Barley, brown rice, millet, oatmeal, wheat, rye, corn and spelt are all common whole grains. (Quinoa and buckwheat are technically seeds but are often classified as whole grains in diets.)


Whole wheat — including whole wheat flour — counts as a whole grain because it contains the three components, said Joanne Slavin, a professor of food science and nutrition at the University of Minnesota. White flour doesn’t count, she said, because it is milled in a way that removes the wheat bran and germ.


Whatever the source, whole grains are important to include in your diet because “they tend to be really nutrient- and fiber-rich,” said Maya Feller, a registered dietitian nutritionist based in the New York City borough of Brooklyn. High-fiber diets have been associated with a range of health benefits, including regulated cholesterol and blood-sugar levels and improved digestion, she said. “Depending on the type of grain that you’re consuming, they can be a fantastic source of B vitamins,” she added, as well as essential amino acids such as methionine and phenylalanine.


How much whole-grain food do you need?


According to the Dietary Guidelines for Americans, at least half of the total grains you consume each day — which comes out to at least three servings, experts say — should be 100% whole grains. A slice of whole wheat bread, a half-cup of cooked oatmeal and three cups of popped popcorn, in combination, would satisfy the daily requirement.
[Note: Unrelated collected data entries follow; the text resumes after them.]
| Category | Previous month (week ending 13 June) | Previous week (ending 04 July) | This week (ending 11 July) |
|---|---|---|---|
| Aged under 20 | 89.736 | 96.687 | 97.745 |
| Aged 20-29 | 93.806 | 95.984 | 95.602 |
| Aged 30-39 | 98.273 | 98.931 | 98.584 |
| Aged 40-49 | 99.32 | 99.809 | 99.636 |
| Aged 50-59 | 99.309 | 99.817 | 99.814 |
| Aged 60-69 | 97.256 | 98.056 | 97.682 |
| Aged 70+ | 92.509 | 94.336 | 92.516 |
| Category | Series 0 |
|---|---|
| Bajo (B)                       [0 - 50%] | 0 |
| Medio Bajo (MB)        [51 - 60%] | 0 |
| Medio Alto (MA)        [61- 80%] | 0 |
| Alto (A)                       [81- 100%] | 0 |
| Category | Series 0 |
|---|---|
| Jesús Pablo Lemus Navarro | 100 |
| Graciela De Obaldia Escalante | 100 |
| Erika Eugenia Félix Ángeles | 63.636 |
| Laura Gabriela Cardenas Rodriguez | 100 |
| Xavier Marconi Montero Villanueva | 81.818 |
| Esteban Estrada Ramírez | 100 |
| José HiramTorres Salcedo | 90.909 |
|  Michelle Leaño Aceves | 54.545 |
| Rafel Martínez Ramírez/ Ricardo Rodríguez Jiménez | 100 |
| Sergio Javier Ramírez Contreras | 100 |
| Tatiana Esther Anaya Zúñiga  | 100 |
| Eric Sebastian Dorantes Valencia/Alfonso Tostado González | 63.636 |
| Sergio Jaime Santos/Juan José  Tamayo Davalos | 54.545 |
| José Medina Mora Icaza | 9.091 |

The new study, which analyzed survey data from nearly 40,000 adults, found that most people consumed 25% to 40% of those daily recommended amounts.


Tracking your consumption of whole grains can be confusing, Du said, because foods labeled “whole grain” are not required to be 100% whole grain. They also don’t have to disclose how many whole grains they provide per serving.
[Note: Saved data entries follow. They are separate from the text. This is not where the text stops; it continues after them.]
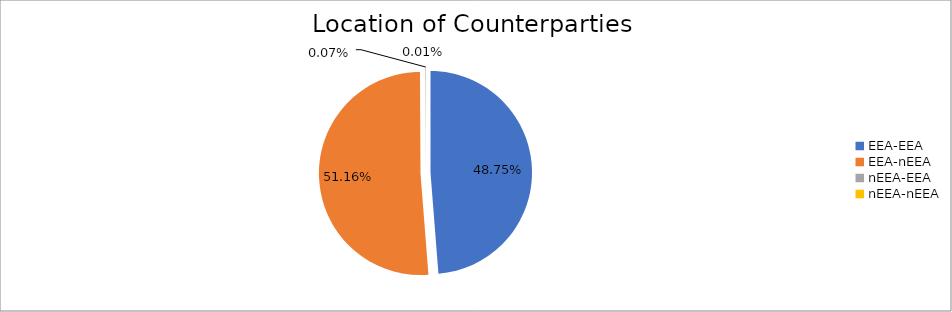
| Category | Series 0 |
|---|---|
| EEA-EEA | 5568902.676 |
| EEA-nEEA | 5844030.22 |
| nEEA-EEA | 8428.498 |
| nEEA-nEEA | 1195.222 |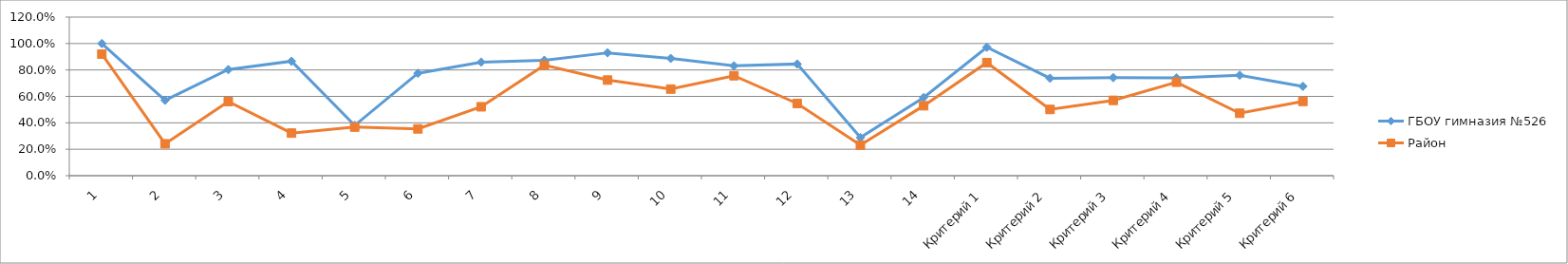
| Category | ГБОУ гимназия №526 | Район |
|---|---|---|
| 1 | 1 | 0.92 |
| 2 | 0.57 | 0.241 |
| 3 | 0.803 | 0.561 |
| 4 | 0.866 | 0.322 |
| 5 | 0.38 | 0.368 |
| 6 | 0.775 | 0.354 |
| 7 | 0.859 | 0.521 |
| 8 | 0.873 | 0.836 |
| 9 | 0.93 | 0.723 |
| 10 | 0.887 | 0.655 |
| 11 | 0.831 | 0.756 |
| 12 | 0.845 | 0.546 |
| 13 | 0.289 | 0.232 |
| 14 | 0.592 | 0.529 |
| Критерий 1 | 0.972 | 0.855 |
| Критерий 2 | 0.737 | 0.501 |
| Критерий 3 | 0.742 | 0.57 |
| Критерий 4 | 0.739 | 0.707 |
| Критерий 5 | 0.761 | 0.472 |
| Критерий 6 | 0.676 | 0.562 |

The same is true for the term “whole wheat,” said Jennifer Pomeranz, an assistant professor of public health policy and management at the New York University School of Global Public Health and co-author of the new paper — you can be sure such a product contains at least some whole wheat but not how much. And the term “multigrain” just means a food item was made with two or more kinds of grains but not necessarily whole grains.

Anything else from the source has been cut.